# [Data to process]
+ + + + + + +

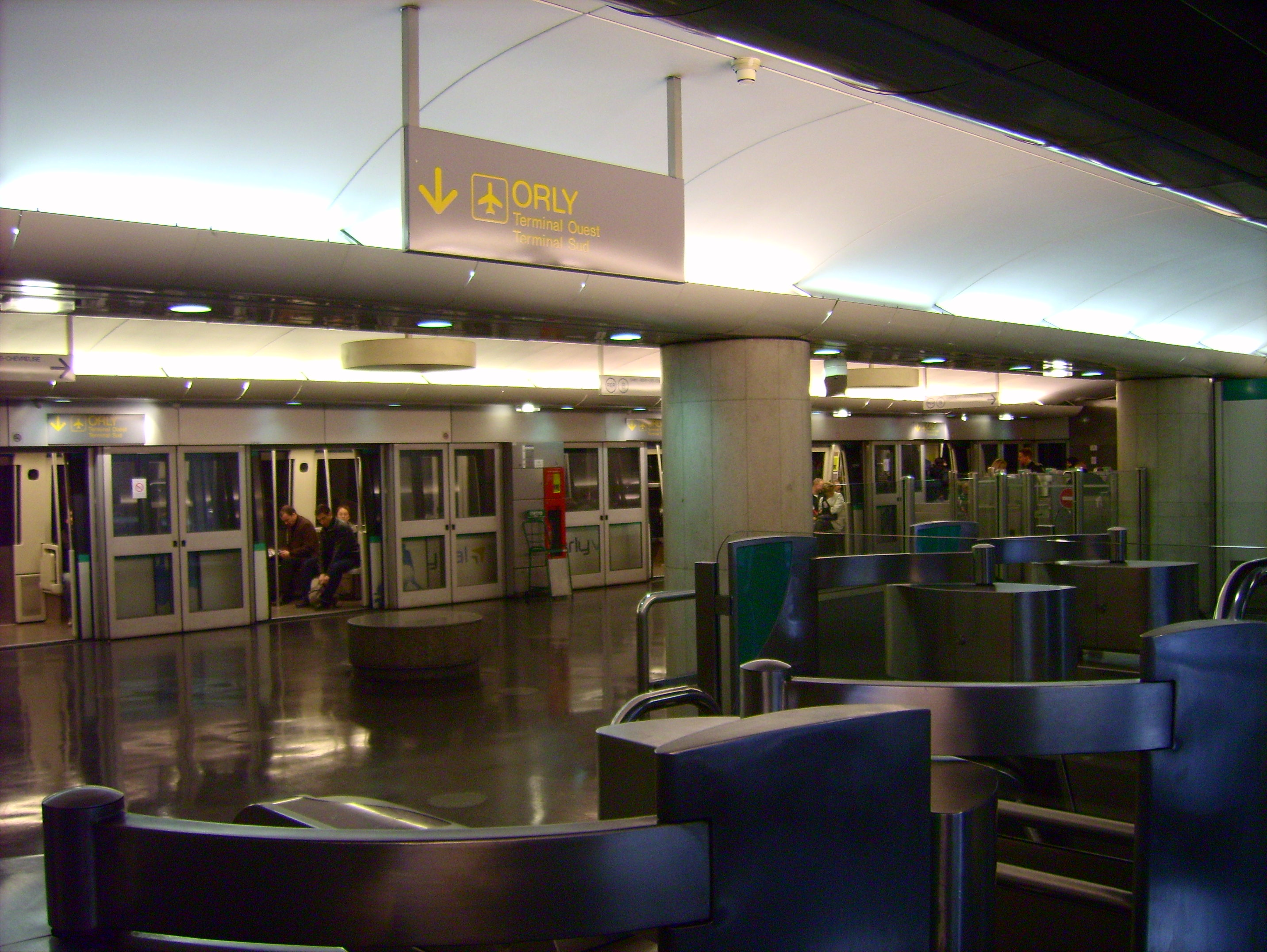 Quai Orlyval en gare d'Antony
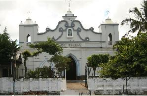 Iglesia de Concepcion de Ataco.2009
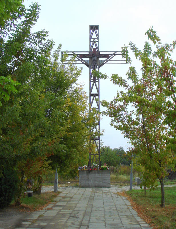 Wrocław, cmentarz parafialny przy ul. Bardzkiej
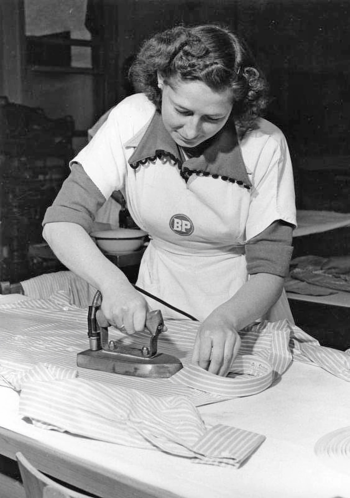 30.11.1953 Köln Textilfabrik Bierbaum-Proenen Hemden bügeln verlangt Übung und Erfahrung, ist aber auch Gefühlssache. Jedes Herrenhemd, jede Damenbluse der BP-Produktion gewinnt so die Aura des individuell Persönlichen. Die BP-Berufskleidung wird allerdings nicht von Hand sondern mittels der Bügelpresse geplättet und in Form gebracht. Die sogenannte Weißpresse ersetzt Bügeleisen und Bügelbrett zugleich.
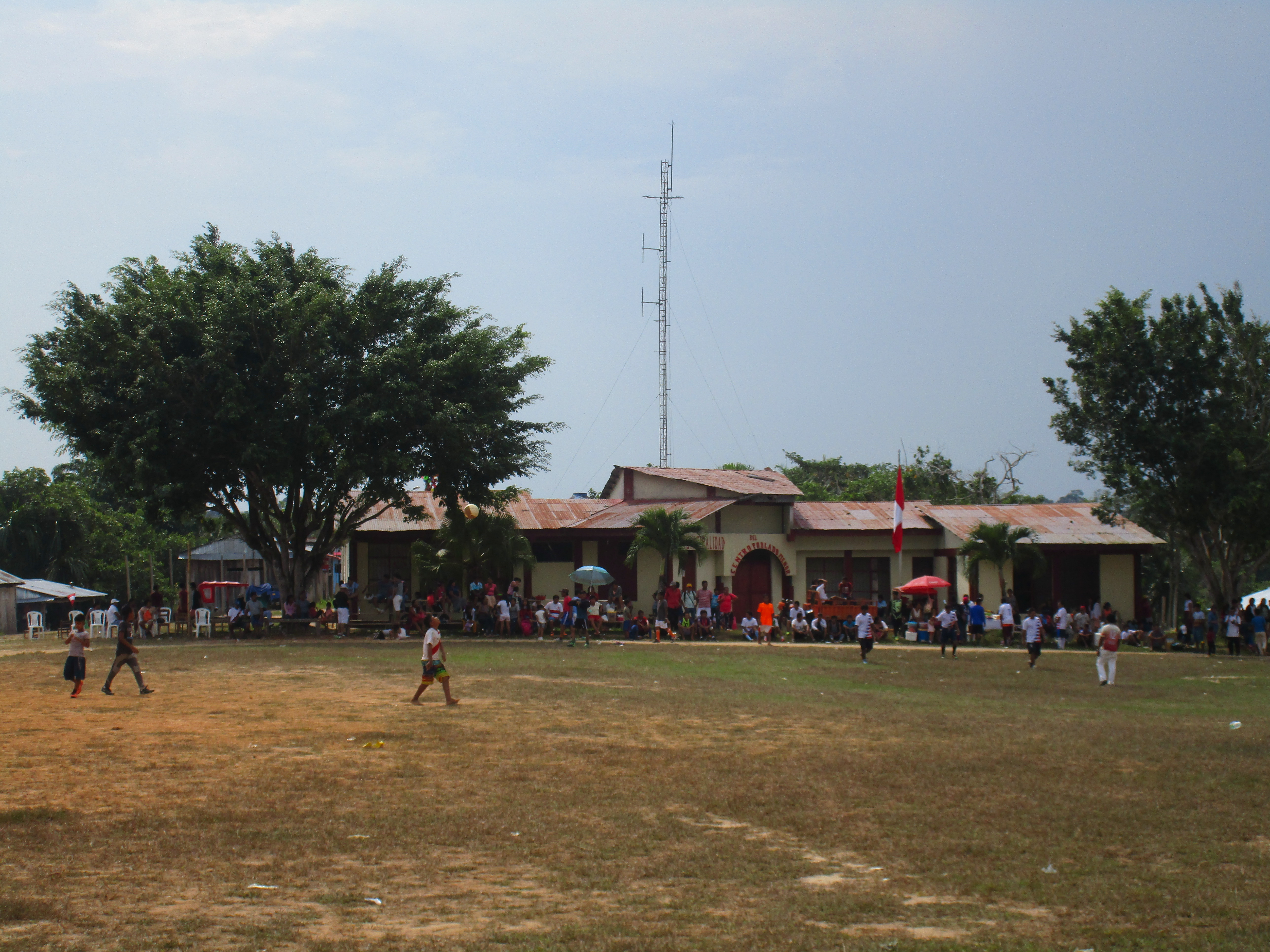 San Joaquín de Omaguas en Maynas, Loreto. Perú
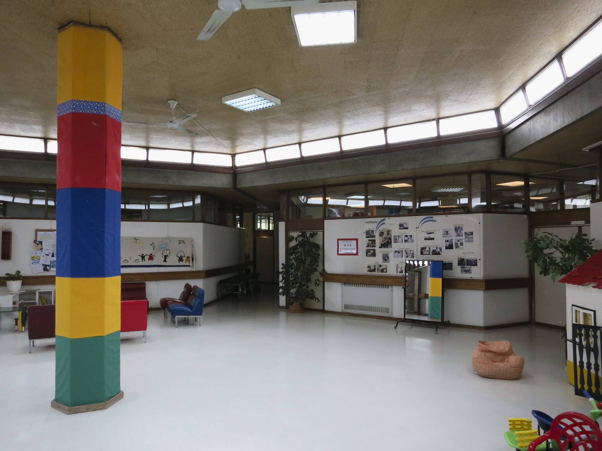 Palma de Melo, Centro de Reabilitação de Paralisia Cerebral Calouste Gulbenkian, Lisboa
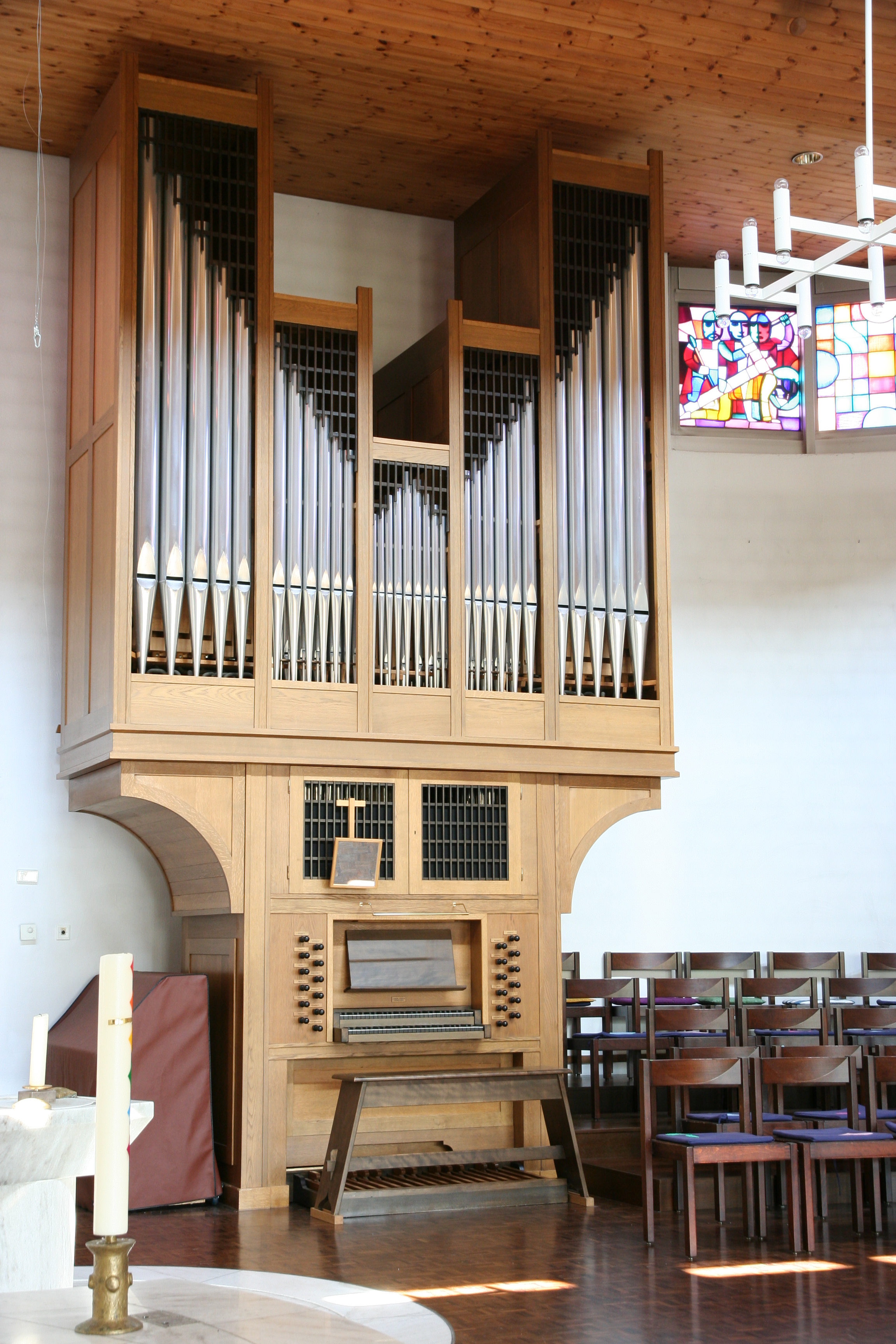 Römisch-katholische Kirche Heilige Familie Schöftland Orgel
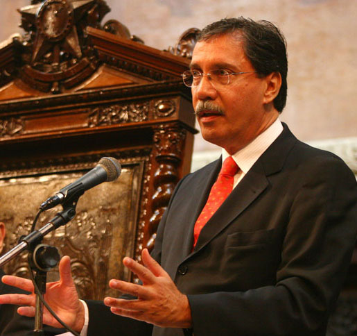 Jornalista Merval Pereira na ALERJ - Assembléia Legislativa do Estado do Rio de Janeiro
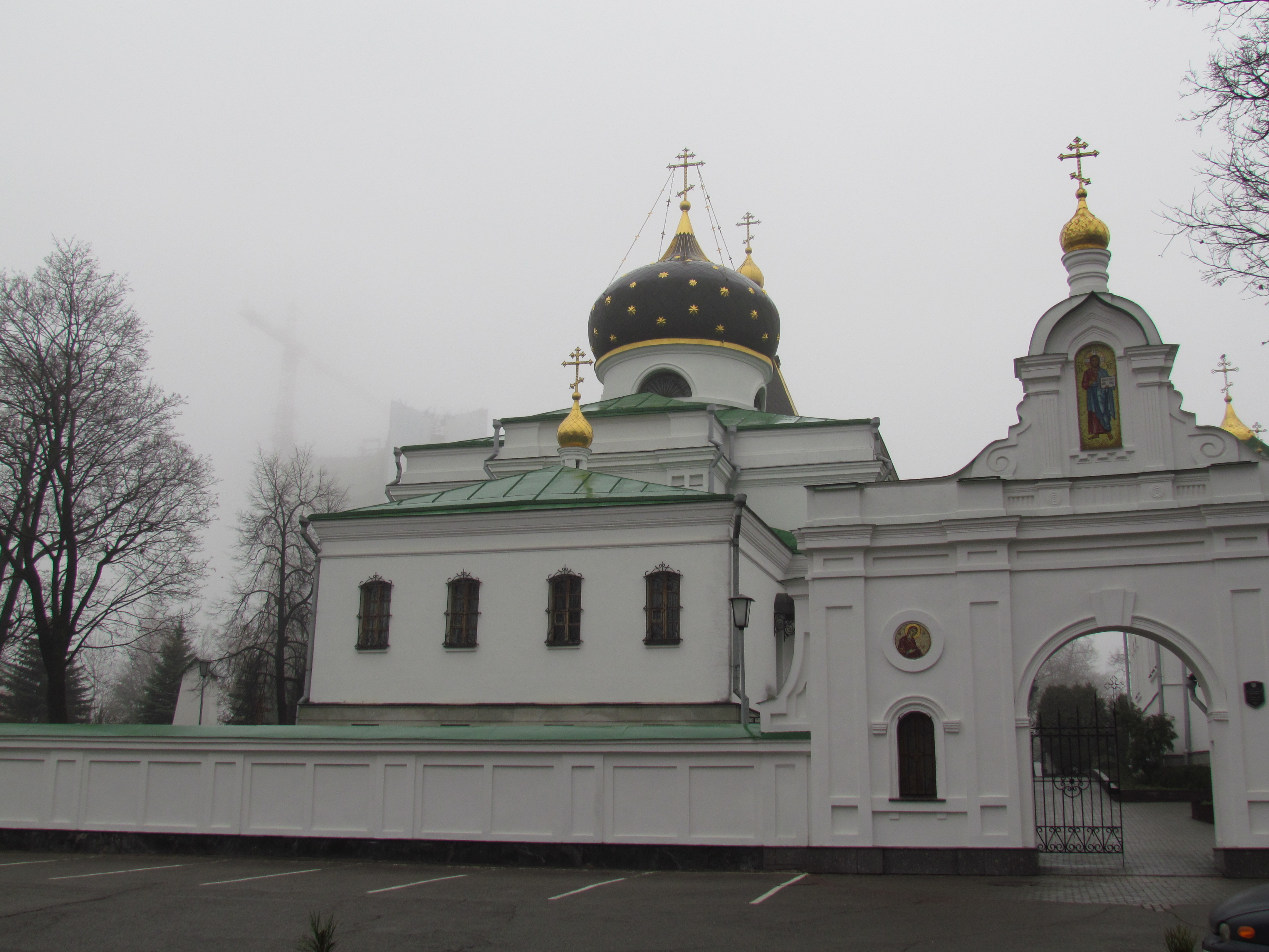 Minsk after the freezing fog

+ + + + + + +

# [Directions]
Everything in the preceding material must be transcribed exactly, except the images.

# [Exercise answer]
 Quai Orlyval en gare d'Antony
 Iglesia de Concepcion de Ataco.2009
 Wrocław, cmentarz parafialny przy ul. Bardzkiej
 30.11.1953 Köln Textilfabrik Bierbaum-Proenen Hemden bügeln verlangt Übung und Erfahrung, ist aber auch Gefühlssache. Jedes Herrenhemd, jede Damenbluse der BP-Produktion gewinnt so die Aura des individuell Persönlichen. Die BP-Berufskleidung wird allerdings nicht von Hand sondern mittels der Bügelpresse geplättet und in Form gebracht. Die sogenannte Weißpresse ersetzt Bügeleisen und Bügelbrett zugleich.
 San Joaquín de Omaguas en Maynas, Loreto. Perú
 Palma de Melo, Centro de Reabilitação de Paralisia Cerebral Calouste Gulbenkian, Lisboa
 Römisch-katholische Kirche Heilige Familie Schöftland Orgel
 Jornalista Merval Pereira na ALERJ - Assembléia Legislativa do Estado do Rio de Janeiro
 Minsk after the freezing fog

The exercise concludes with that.